Task statement —
Within the listing below, give again exactly the lines between the one containing "Fanny Lewald (1811-1889)." and the one containing "Олекминский заповедник, Олёкминский", inclusive, pictures left aside.

Extracted data —
___

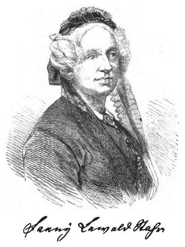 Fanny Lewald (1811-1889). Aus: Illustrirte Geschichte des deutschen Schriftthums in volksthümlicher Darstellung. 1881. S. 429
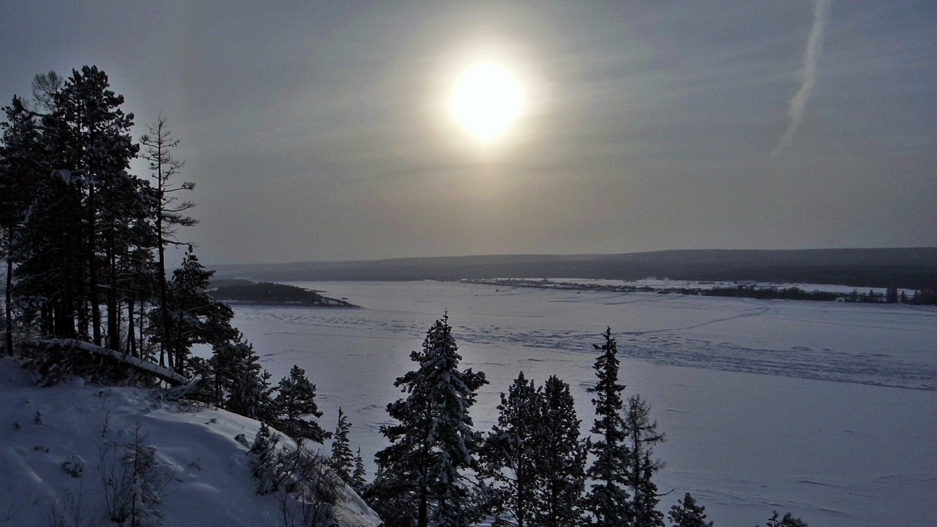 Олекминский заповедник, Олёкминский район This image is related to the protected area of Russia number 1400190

___

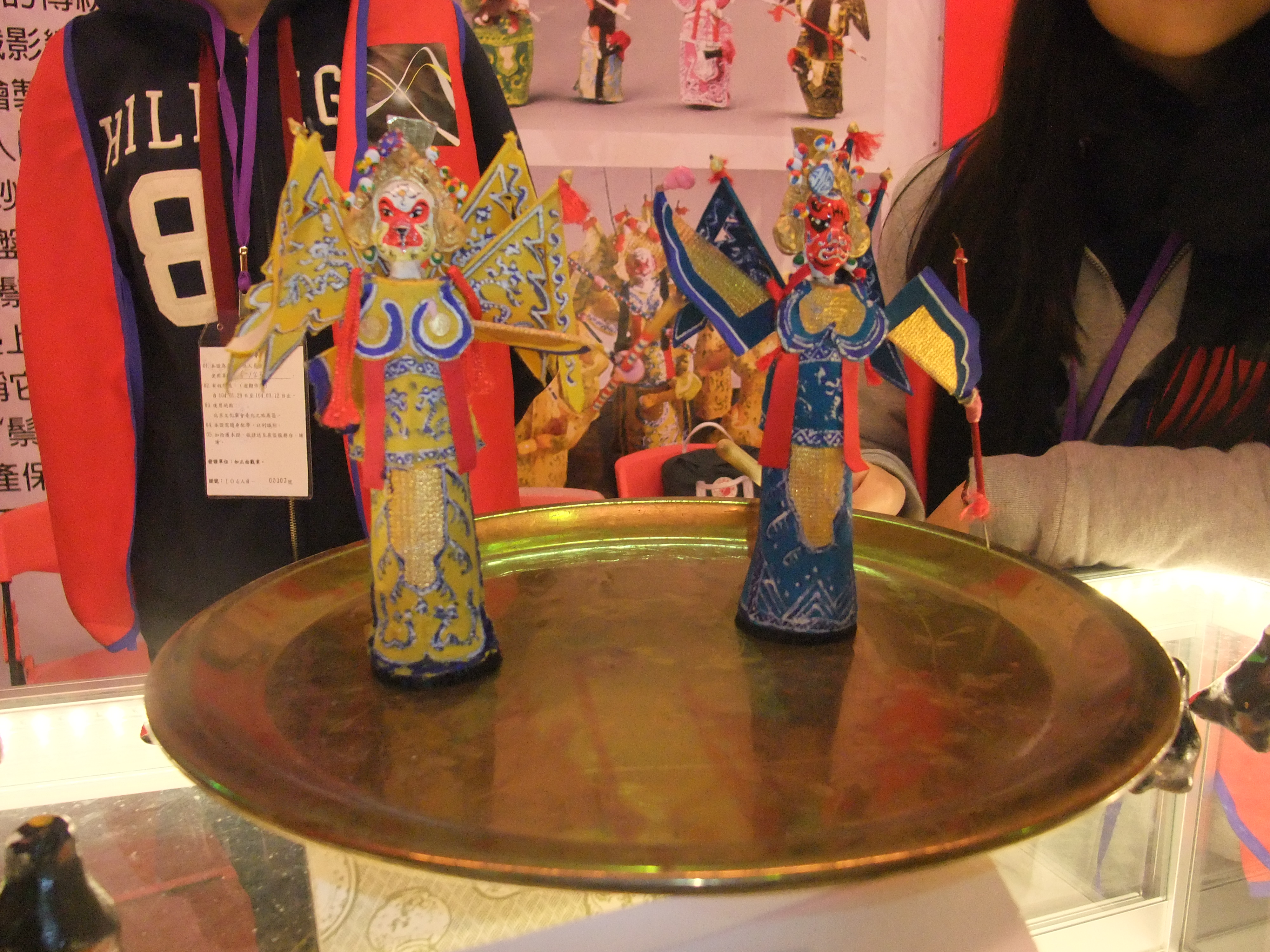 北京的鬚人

___

Worked solution —
 Fanny Lewald (1811-1889). Aus: Illustrirte Geschichte des deutschen Schriftthums in volksthümlicher Darstellung. 1881. S. 429
 Олекминский заповедник, Олёкминский район This image is related to the protected area of Russia number 1400190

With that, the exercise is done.